Auch Rudolf Pollinger warnt vor vorschnellen Urteilen: „Das sehr schlechte Wetter und der zusätzliche Schneefall erlauben derzeit noch keine direkten Erhebungen im Gefahrengebiet.“ Der Direktor der Agentur für Bevölkerungsschutz in Bozen von der Südtiroler Landesverwaltung kennt die Verhältnisse. „Für den 3. Januar war für ganz Südtirol die Lawinenwarnstufe 3 festgelegt worden.“ Trotzdem benötigen Skifahrer in freiem Gelände „eine gute Beurteilungsfähigkeit der örtlichen Lage, um die Gefährdung richtig einzuschätzen. Die widrigen Wetterbedingungen im betroffenen Gebiet haben eine solche Beurteilung wahrscheinlich wesentlich erschwert.“ Der Sturm Burglind hatte am Mittwoch in Mitteleuropa mit Geschwindigkeiten bis zu 200 Stundenkilometern gewütet und in den Alpen viel Neuschnee gebracht. Auch gestern fiel wieder viel Schnee.

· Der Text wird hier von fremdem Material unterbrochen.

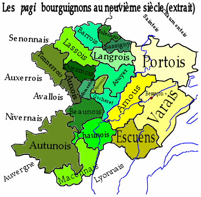 Les pagis bourguignons au 9e siècle
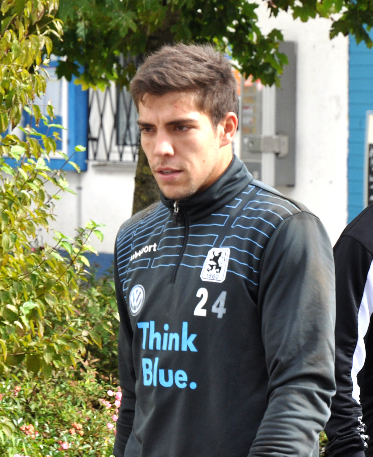 Stefan Ortega

Es habe keine Möglichkeit gegeben, die Unfallstelle zu besichtigen, sagt Michael Finkbeiner, Rudolf Pollinger betont, der Ablauf sei immer noch nicht geklärt. Berichtet wird in vielen Medien davon, die Gruppe hätte das Schneebrett selbst ausgelöst, was Finkbeiner nicht bestätigen will. Bei Gesprächen vor Ort soll einer der Jugendlichen berichtet haben, die Gruppe sei erst eine halbe Stunde zuvor ins freie Gelände gefahren und bereits nach der Abfahrt unten gestanden, als sich die Lawine plötzlich gelöst und die Ludwigsburger unter sich begraben habe.

Die Beteiligten seien gut versorgt worden, erzählt Finkbeiner. Sowohl die Bergwacht wie das Weiße Kreuz und auch Notfallseelsorger seien mit Mitarbeitern am Unglücksort zur Stelle und weiter präsent, „die psychologische Betreuung ist sehr gut“. Die Angehörigen seien weiter vor Ort und würden mittlerweile auch von weiteren Familienmitgliedern unterstützt. „Dieses Unglück ist eine unglaublich schwierige Situation für die Angehörigen, denen wir unser tiefstes Mitgefühl ausdrücken“, sagt auch Rudolf Pollinger.

Die Schneeläuferzunft kondoliert auf ihrer Website, laut Finkbeiner soll es innerhalb des Vereins mit rund 400 Mitgliedern „natürlich eine Aufarbeitung geben“. Jetzt gehe es jedoch erst einmal darum, die Betroffenen zu unterstützen und ihnen Ruhe zu geben.